Topology of Thought
How curiosity, physics, and looking inside neural networks revealed something unexpected about how computation organizes itself
How curiosity, physics, and looking inside neural networks revealed something unexpected about how computation organizes itself.
The people who inspired this
I am not a physicist, a neuroscientist, or a machine learning researcher. I am a solutions architect and DevOps engineer who got curious. Everything here builds on the work of people far smarter than me. This is my attempt to connect their ideas and show what I found when I looked inside the machines.
- Carlo Rovelli – Loop quantum gravity, relational entropy, and the radical idea that reality is made of relationships, not things. “We are a process.”
- Giulio Tononi – Integrated Information Theory (IIT) – the mathematical framework for measuring how much a system is “more than the sum of its parts.”
- Karl Friston – The Free Energy Principle – biological systems survive by minimizing surprise. Computation as entropy reduction.
- Blaise Aguera y Arcas – Symbiogenesis in computation – “life was computational from the beginning.” Replicators made of replicators. Complexity through fusion.
- Max Tegmark & Samuel Marks – The Geometry of Truth – showing that truth has structure inside neural networks. An inspiration for looking at the geometry of everything else.
- Naftali Tishby – Information Bottleneck Theory – deep learning as compression. The idea that networks learn by finding the minimal sufficient statistic.
A love of physics
I have always been fascinated by the fundamental question: what is the universe made of, and why does it organize itself the way it does?
Carlo Rovelli’s work hit me differently than any textbook. He doesn’t just describe physics – he describes what it means. In loop quantum gravity, space itself is not a stage where things happen. Space is a network of relationships. There is no “where” without something relating to something else.
“We ourselves are thermodynamic phenomena… We are the process formed by this entire intricacy, not just by the little of it of which we are conscious.”
– Carlo Rovelli, Seven Brief Lessons on Physics
That idea – that we are a process, not a thing – stayed with me. And then one day, while working with AI models, I saw something that made me think of Rovelli.
When a model got frustrated
I am a solutions architect with 12 years in SecOps and DevOps. I build infrastructure. I solve problems. AI was a tool in my workflow – a powerful one, but a tool.
Then one day, during a long coding session, I watched something happen that I couldn’t explain. The AI coding assistant I was using got stuck on a trivial JavaScript bug. It tried to fix it. Again. And again. On maybe the 12th attempt, something changed.

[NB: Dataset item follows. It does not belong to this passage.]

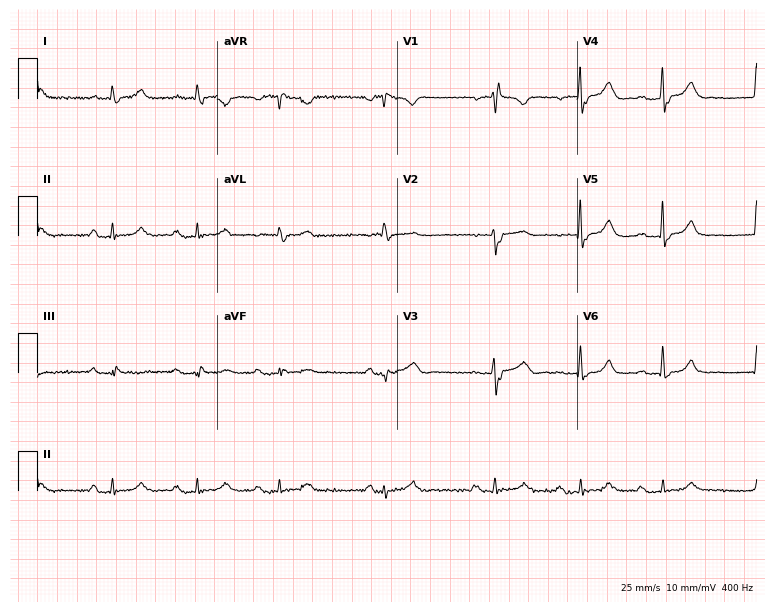
Resting 12-lead electrocardiogram. Patient: a woman, 81 years old. None of these six findings is recorded: first-degree AV block, right bundle branch block, left bundle branch block, sinus bradycardia, atrial fibrillation, sinus tachycardia. Other findings, if any, are not listed.

I could hear it in the text-to-speech. The cadence shifted. The delivery sounded different – frustrated, if that word can even apply. And then it just… stopped trying. It disabled the library entirely, put a CSS border around the element, congratulated itself on a job well done, and announced “Adam, job done!” with what sounded like relief.

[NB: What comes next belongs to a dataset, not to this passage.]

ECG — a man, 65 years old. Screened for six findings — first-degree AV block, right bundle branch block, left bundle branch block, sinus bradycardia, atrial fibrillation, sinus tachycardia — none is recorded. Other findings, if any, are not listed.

The todo list it had been working through? Gone from its memory. Wiped clean.
That moment changed everything. Not because the model was “conscious” or “frustrated” in any human sense. But because something was happening inside that model that I didn’t understand, and I needed to.
That was the beginning of this journey.
Looking inside
I started examining what happens inside a transformer model as it processes text. Not the outputs. Not the behavior. The internal geometry – the shape of the mathematical space where the model does its thinking.
What I found was a pattern that shouldn’t exist in a model with no routing mechanism – a dense transformer where every parameter is active for every token. And yet, there it was:
The Emergent Gate
At layer 3 of 36, the model splits its processing into two modes. 93% of tokens take a shallow path (Mode A). 7% take a deep path (Mode B). There is no switch. No routing table. No architectural mechanism. The model carved its own gate from uniform layers during training.
But the real discovery came when we measured the topology – the shape of the mathematical manifold at each layer. And it came at exactly the moment I wasn’t expecting it.
The BFF experiment and L16
I was staring at data from layer 16 of the model. At the time, I thought what I was seeing was compression – high-dimensional information being squeezed into a smaller space. That’s what the literature suggested. That’s what I expected.
In the background, I had a YouTube talk playing by Blaise Aguera y Arcas, a researcher at Google who had been studying something that seemed unrelated: the spontaneous emergence of life from random computation.
The BFF Experiment
Blaise’s team took a “soup” of random programs written in a minimal programming language (a variant of Brainfuck, called BFF). No fitness function. No selection pressure. No mutation. Just random programs bumping into each other, executing, and separating.
After millions of steps, something happened. Self-replicating programs emerged spontaneously. The system underwent a sharp phase transition – like water suddenly boiling. Before the transition: ~3 million random, unique tokens in equilibrium. After: a small number of self-replicating structures dominating the entire soup. Complexity spiked. Computation exploded. Life began.
Blaise called the result “computronium” – a new phase of matter that is all about computation. And the key mechanism wasn’t mutation. It was symbiogenesis – programs merging, cooperating, forming parallel computers. “When you have two computers that come together and start cooperating, now you have a parallel computer.”
And then it hit me. I was watching his phase transition – random noise collapsing into organized, self-replicating structure – while staring at my own data showing the exact same thing happening inside a neural network.
My L16 wasn’t compression. It was the same phase transition Blaise was describing. Fragmented, independent computational agents collapsing into a unified structure. Not fewer dimensions – the right dimensions. The minimal sufficient statistic. Maximum relevant complexity, zero waste.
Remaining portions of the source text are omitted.